Not News Night’s finest hour.

So yeah, back to the Sloan story.  The team sees on a Japanese news report—translated by Sloan, who has started to pack up her office—that the TEPCO spokesman has offered to resign following his on-air interview with her.  Later, Charlie, calling her “girl” again (which I find totally unnecessary and degrading), informs her that he has a solution to the problem.  The Japanese words for “four” and “seven” sound alike – ‘shi’ and ‘shichi’, respectively. So they’re easy to mix up.  Sloan sees where this is going and says that wouldn’t be easy for someone who’s fluent in Japanese.  Charlie retorts that she’s not, to which she snaps back that she is.  Will steps up and says that she’s not anymore.  Charlie says that’s how she mixed up the two during the pre-interview with the TEPCO spokesperson.  If she goes on the air tonight and explains the ‘mix-up’, and adds that it was actually on the record, her friend at TEPCO won’t have to resign and Sloan won’t have to be suspended.  And, by the way, the radiation levels are confirmed at a seven now.  So, she just has to look stupid and incompetent and lie on air, and it will save her job and her friend’s honor.  She confirms with Will that this is what he wants her to do.  He says yes, and if there’s any fallout on her, he’ll be standing next to her and in front. “We fucked up.  Let’s just live with that now.”  Okay, but that’s still easier for you to say than for Sloan.
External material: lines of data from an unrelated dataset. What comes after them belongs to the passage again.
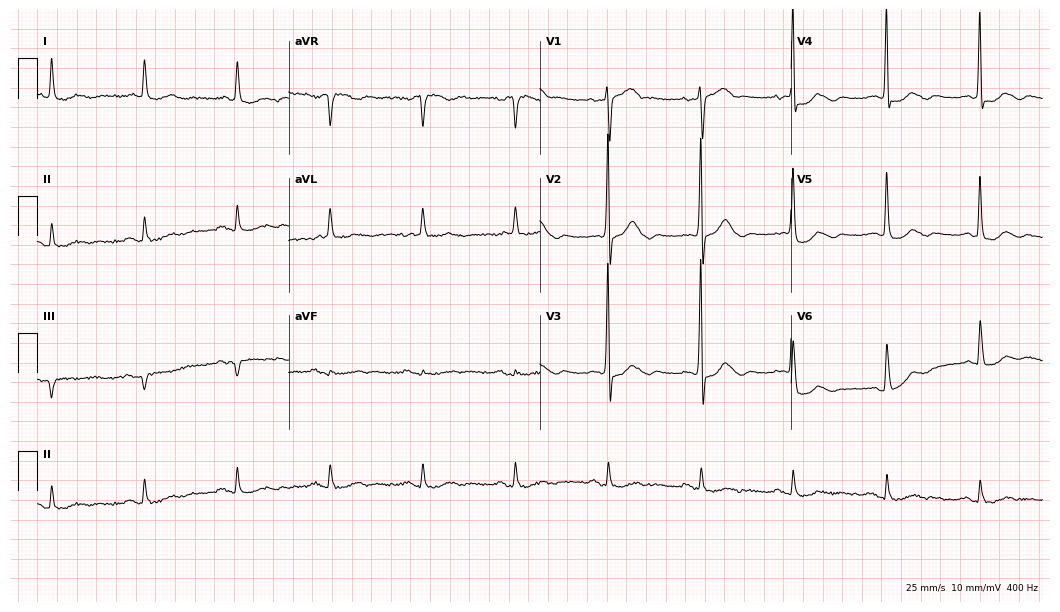
12-lead ECG from a 79-year-old male. No first-degree AV block, right bundle branch block (RBBB), left bundle branch block (LBBB), sinus bradycardia, atrial fibrillation (AF) or sinus tachycardia recorded for this tracing. Only these six findings were labelled.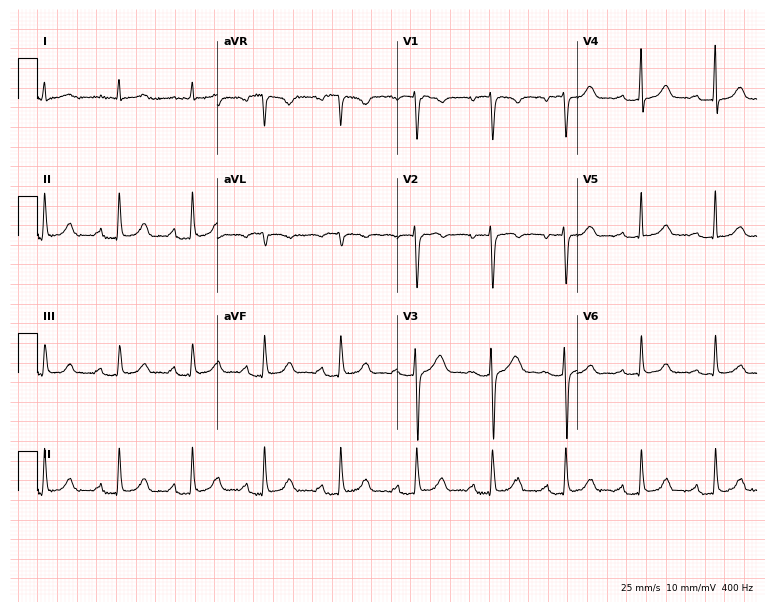
Electrocardiogram, a female patient, 33 years old. Interpretation includes first-degree AV block.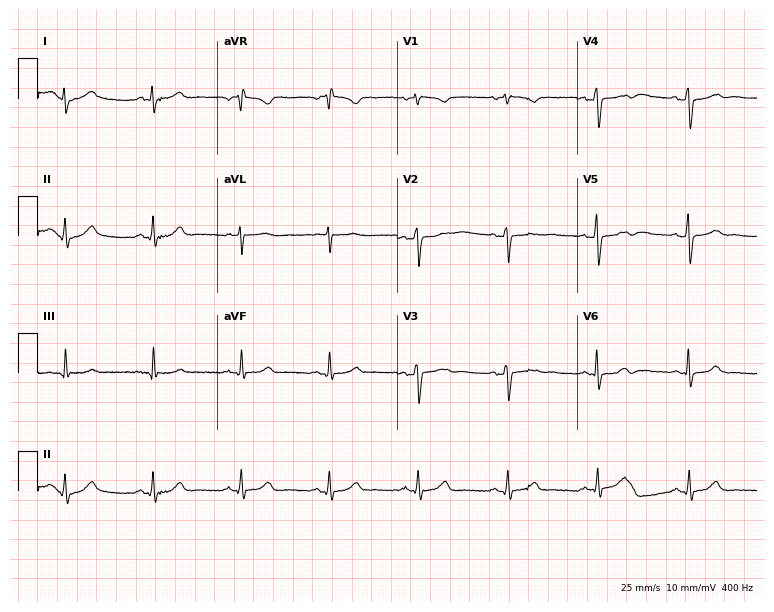
Electrocardiogram (7.3-second recording at 400 Hz), a male patient, 65 years old. Of the six screened findings (first-degree AV block, right bundle branch block, left bundle branch block, sinus bradycardia, atrial fibrillation, sinus tachycardia), none is recorded.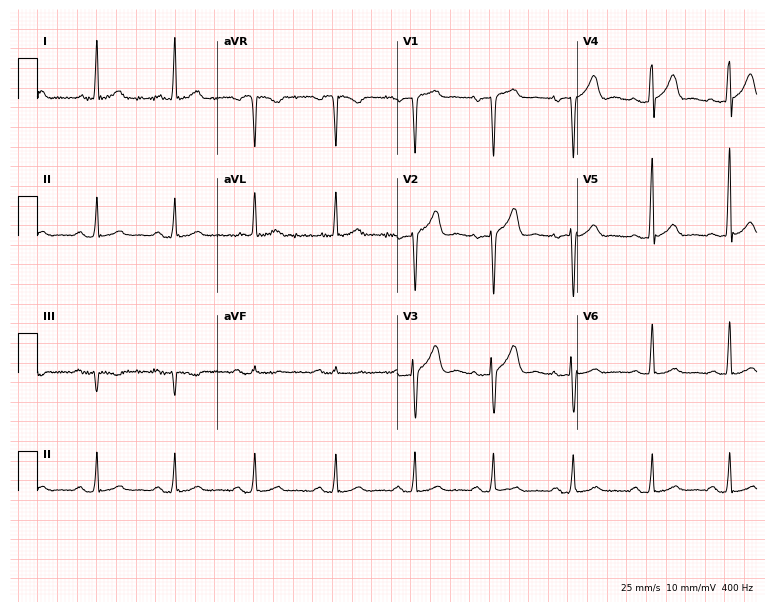
12-lead ECG from a 62-year-old man. Labelled as a normal ECG.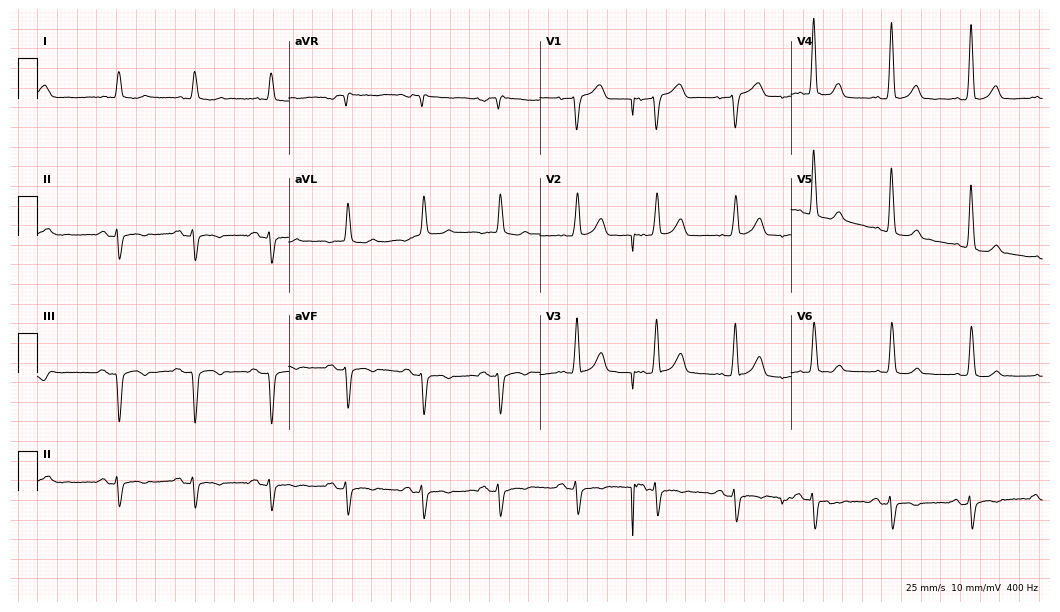
12-lead ECG from a man, 82 years old (10.2-second recording at 400 Hz). No first-degree AV block, right bundle branch block, left bundle branch block, sinus bradycardia, atrial fibrillation or sinus tachycardia recorded for this tracing. Only these six findings were labelled.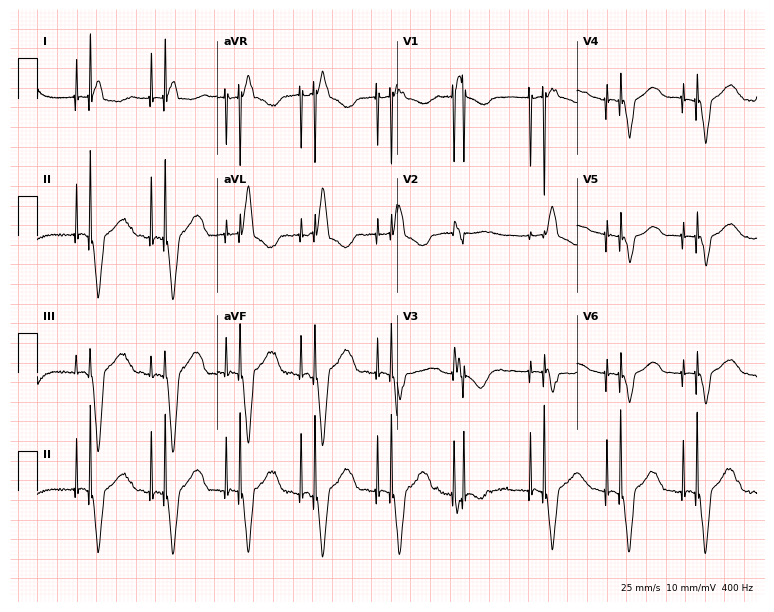
12-lead ECG from an 80-year-old woman (7.3-second recording at 400 Hz). No first-degree AV block, right bundle branch block (RBBB), left bundle branch block (LBBB), sinus bradycardia, atrial fibrillation (AF) or sinus tachycardia recorded for this tracing.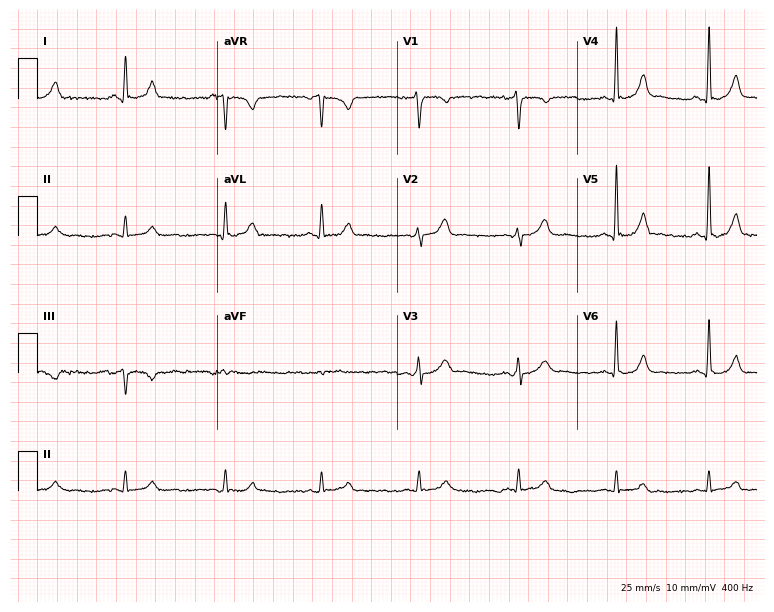
12-lead ECG from a female patient, 39 years old. Recorded interpretation: within normal limits.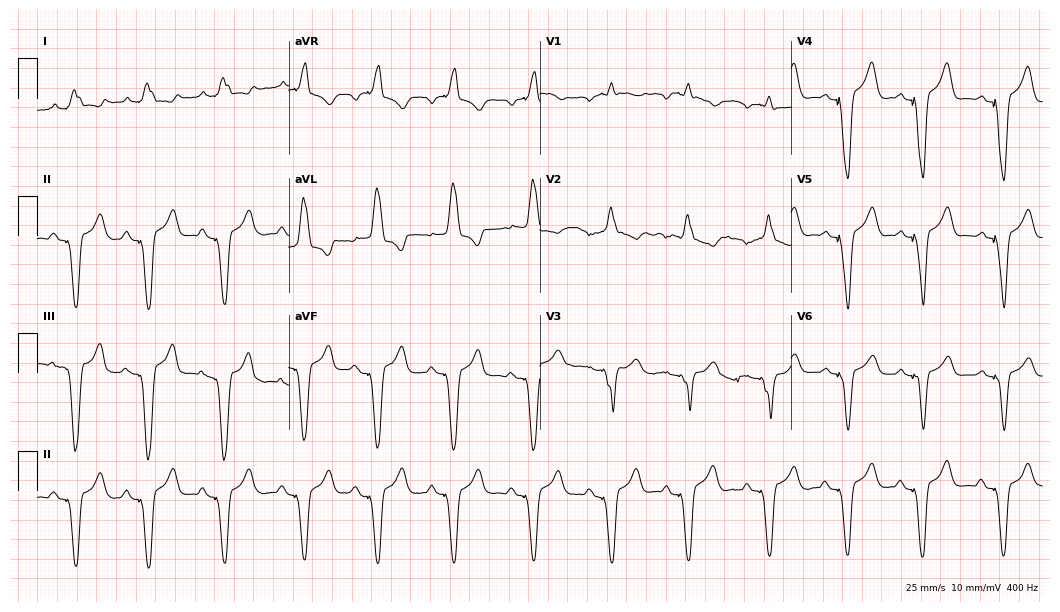
Electrocardiogram, an 82-year-old female. Of the six screened findings (first-degree AV block, right bundle branch block, left bundle branch block, sinus bradycardia, atrial fibrillation, sinus tachycardia), none is recorded.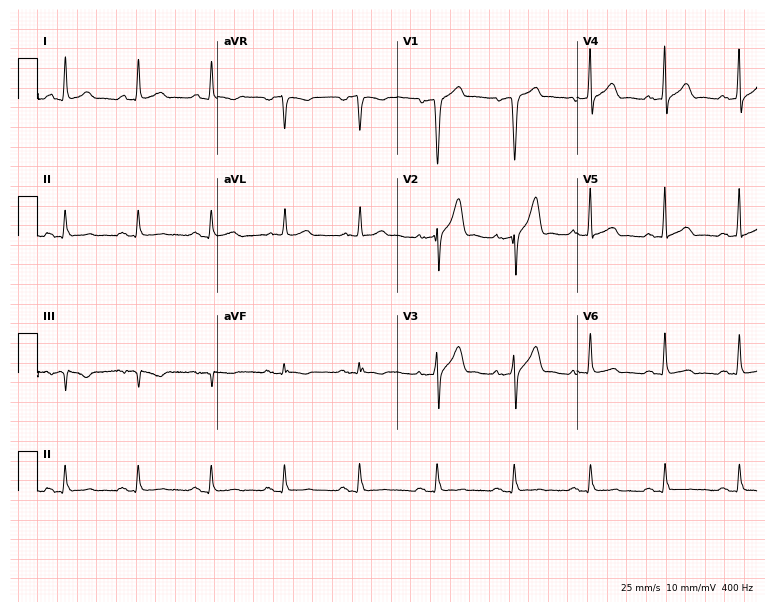
Standard 12-lead ECG recorded from a 46-year-old man (7.3-second recording at 400 Hz). None of these six findings is recorded: first-degree AV block, right bundle branch block, left bundle branch block, sinus bradycardia, atrial fibrillation, sinus tachycardia.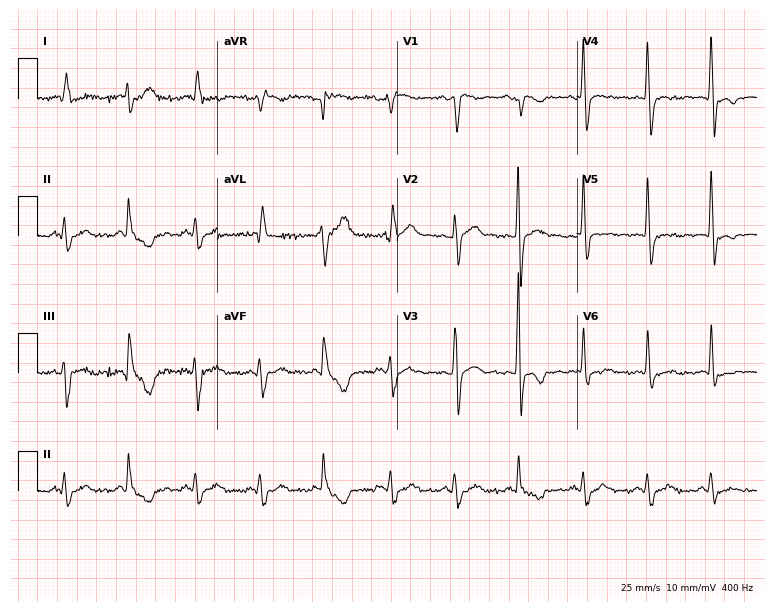
Standard 12-lead ECG recorded from a male, 50 years old (7.3-second recording at 400 Hz). None of these six findings is recorded: first-degree AV block, right bundle branch block, left bundle branch block, sinus bradycardia, atrial fibrillation, sinus tachycardia.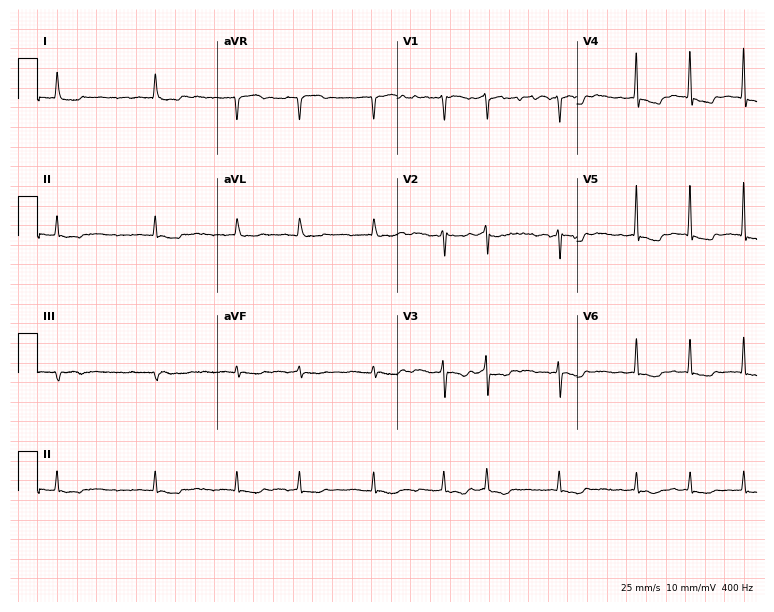
12-lead ECG from a 76-year-old woman. Shows atrial fibrillation (AF).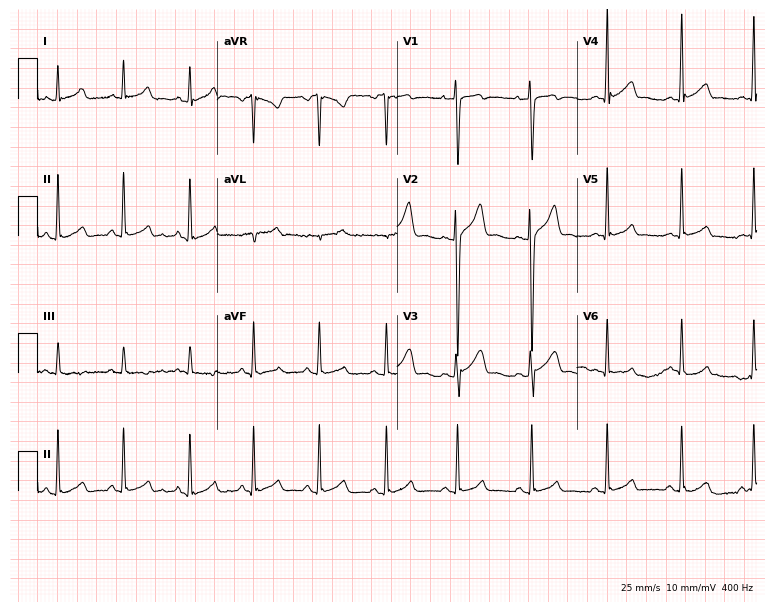
Electrocardiogram (7.3-second recording at 400 Hz), a man, 24 years old. Of the six screened findings (first-degree AV block, right bundle branch block, left bundle branch block, sinus bradycardia, atrial fibrillation, sinus tachycardia), none is recorded.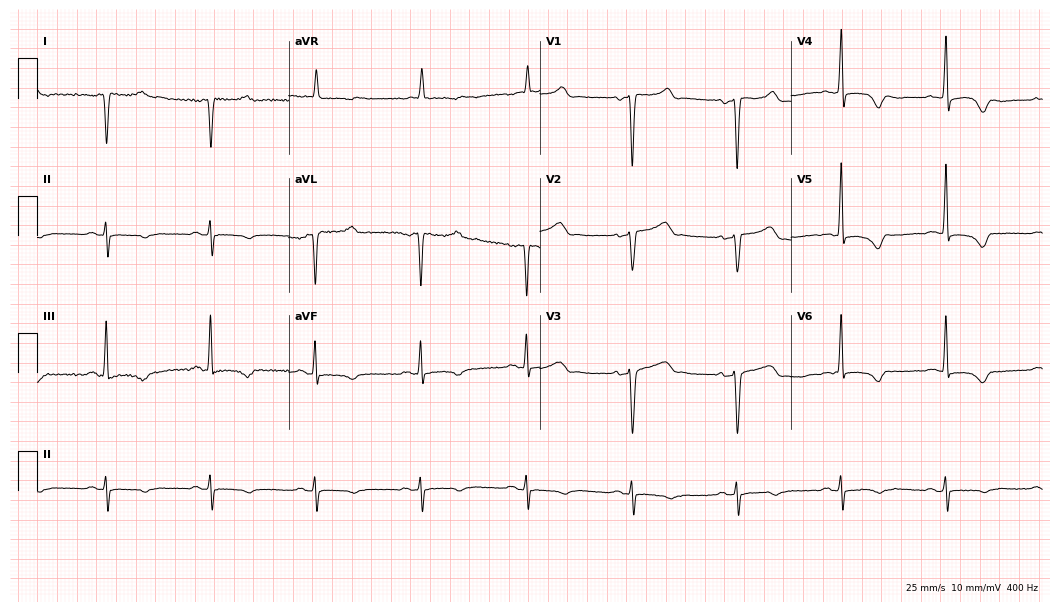
12-lead ECG from a woman, 82 years old. No first-degree AV block, right bundle branch block (RBBB), left bundle branch block (LBBB), sinus bradycardia, atrial fibrillation (AF) or sinus tachycardia recorded for this tracing. Only these six findings were labelled.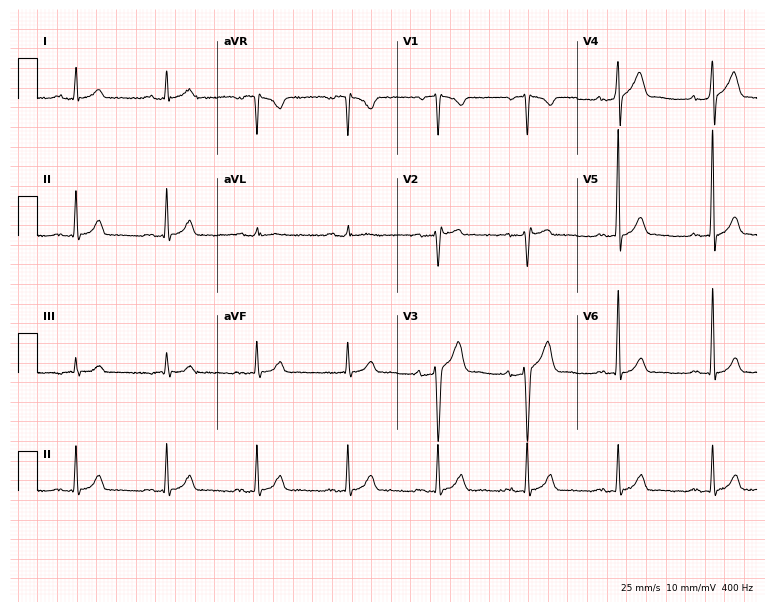
Electrocardiogram, a 44-year-old male. Of the six screened findings (first-degree AV block, right bundle branch block, left bundle branch block, sinus bradycardia, atrial fibrillation, sinus tachycardia), none is recorded.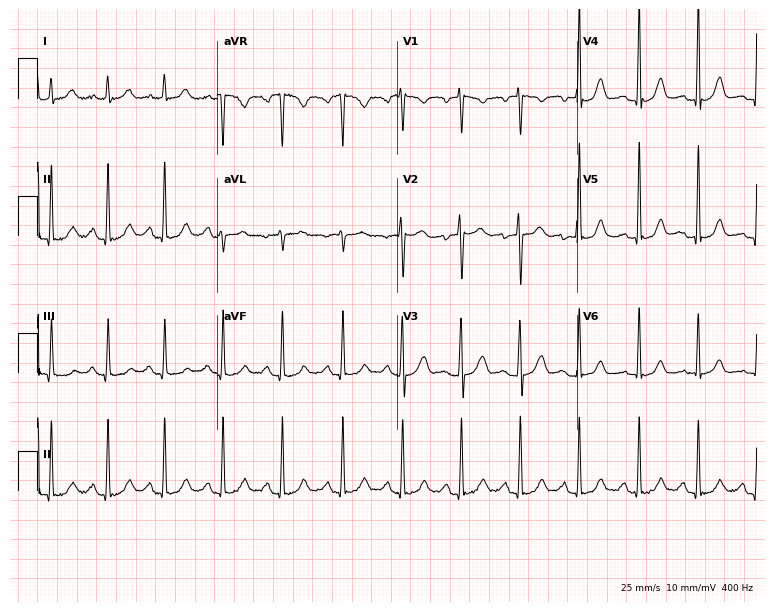
Electrocardiogram (7.3-second recording at 400 Hz), a 27-year-old woman. Interpretation includes sinus tachycardia (a sinus rate of 100 beats per minute or more).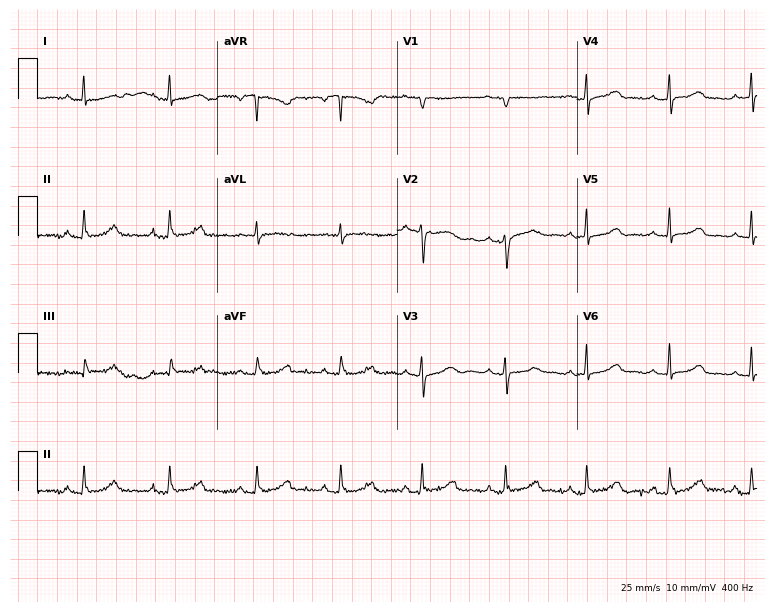
ECG — a 40-year-old woman. Labelled as a normal ECG.

In Jack’s office, Will apologizes to him for being a jerk during the session, since it’s obvious Jack really knows what he’s doing.  It’s clear this was about the Santorum aide, and, as Jack interrupts to say, “Bacon.”  Hee.  That’s almost always the best interruption.  Jack goes on that eating bacon every night before bed isn’t a great idea, since it contains a chemical that acts as a neuro-stimulant. Jack has known this ever since Will first mentioned it, but he also actually does know what he’s doing as a therapist so he let Will talk.  Nice.

I still ship Will/Mack, but I hope Will’s ego shrinks a bit before they get back together.

He writes Will a prescription for a mild sleep aid, and tells him to keep seeing a therapist—either him, or someone else.  He should also attend Al-Anon meetings.  Furthermore, based on the ring, Jack thinks Will still has plenty of unresolved issues with Mackenzie.  Will denies this, but onscreen, we see that after Mack saw the ring and left his office, Will took out the receipt for the ring and tore it up.  Hmm.  That plus the fact that he tells Jack that Mackenzie is a good friend and a trusted partner gives me hope that he’ll stop beating her up about the cheating.

I enjoyed this episode even more on rewatch, but the issues I’ve mentioned also stood out even more. I’m hooked and I love the cast, which is no surprise, but I still think Aaron Sorkin needs a brush-up on how to write women who are flawed but not caricatures (which seems to be Maggie’s chief role at this point).  Maybe he could study Joss Whedon’s work or, perhaps, he should just go back and watch the first four seasons of his own West Wing with an eye on CJ Cregg.  With a little work, Sloan could approach the awesomeness of CJ.